Decision Trees, Ensembles of Trees and their Hyperparameters
Decision Trees, also referred to as CART (Classification and Regression Trees), are one of the most popular and well understood machine learning algorithms. Decision trees are super intuitive and interpretable because they mimic how the human brain works.
That said, decision trees may lag behind other, more complex machine learning algorithms (sometimes called 'black box algorithms') in accuracy. However, in many situations, like in the context of a business where you can't make certain decisions without being able to explain why (think of a bank giving out loans to individuals), interpretability is preferred over accuracy.
Decision Tree Basics
Decision trees are essentially a bunch of if-then-else rules stacked on top of each other. Here is a silly example:
Question: Should I write this blog post?
- "Do I understand the concept?" is the root node.
- "Am I tired?" and "Is there coffee?" are internal nodes.
- The colored boxes are leaf nodes and they store the target variable, i.e. the prediction made by the algorithm.
- The arrows pointing from internal nodes to leaf nodes are branches.
- Nodes that precede other nodes are called parent nodes. Nodes that immediately proceed them are referred to as their children. "Am I tired?" and "Don't write blog" are the children of "Do I understand the concept?".
- The depth of a tree is length of the longest path from the root node to a leaf node. The decision tree above has a depth of 3.
The decision tree algorithm operates by coming up with rules and partitioning the data accordingly at each node in a sequential manner. But how does the algorithm figure out the logical order of rules? In the above case, how can it know that my understanding of the concept is the number one question that must be answered yes, before any other thing such as whether or not there is coffee?
Answer: with the help of some good old math! Decision trees are built in a top-down fashion through finding the attribute that maximizes something called information gain at each split. The idea is that, the higher the information gain, the higher the importance of the attribute in determining the outcome/target variable. Decision trees are often called a greedy algorithm since they find the best partition each individual step, rather than optimizing for a global tree structure that will deliver the best prediction.

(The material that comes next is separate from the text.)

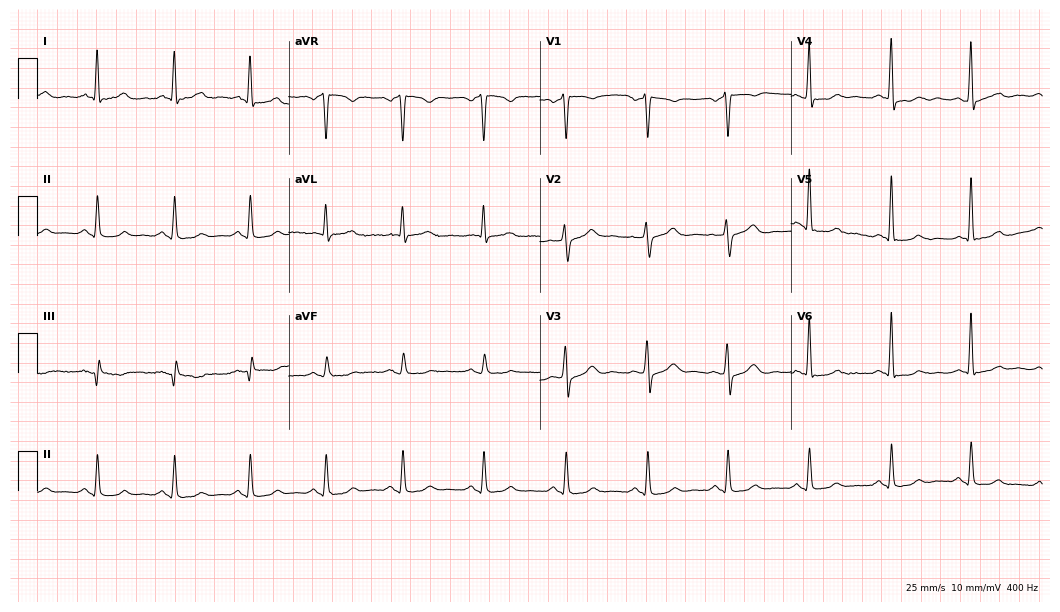
12-lead ECG from a 54-year-old man (10.2-second recording at 400 Hz). No first-degree AV block, right bundle branch block, left bundle branch block, sinus bradycardia, atrial fibrillation or sinus tachycardia recorded for this tracing. Only these six findings were labelled.

The formula for information gain is as follows:
$$ InformationGain = E(\text{parent}) - \sum_{\text{children}}\frac{N_j}{N}E(\text{children}_j) $$
This can look intimidating at first but it's actually quite simple. The function E() is something called entropy. To compute information gain, we simply deduct the weighted sum of the entropies of the children nodes from the entropy of the parent node. The attribute that yields the highest information gain when partioned to its children gets chosen as the root node. This process continues with the remaining subset of data until there is no way to further partition the tree, which is when there is one class left in each leaf node. When that is the case, the decision tree is considered complete.
Entropy measures the amount of unpredictability in a random variable. In practical terms, it is a measure of impurity of an attribute. If the attribute in question is composed of a single class, for example, all yes's or all no's, then that attribute is considered pure and entropy takes on a value of 0. If the classes are equally distributed, for example, 50% yes's and 50% no's, entropy takes on a value of 1.
Here is the formula for entropy:
$$ Entropy = \sum_{i=1}^{classes} - {P_i} * {log_2}{P_i} $$
Entropy and information gain are used interchangeably with something called gini index, a slightly different measure of node impurity. They yield very similar results.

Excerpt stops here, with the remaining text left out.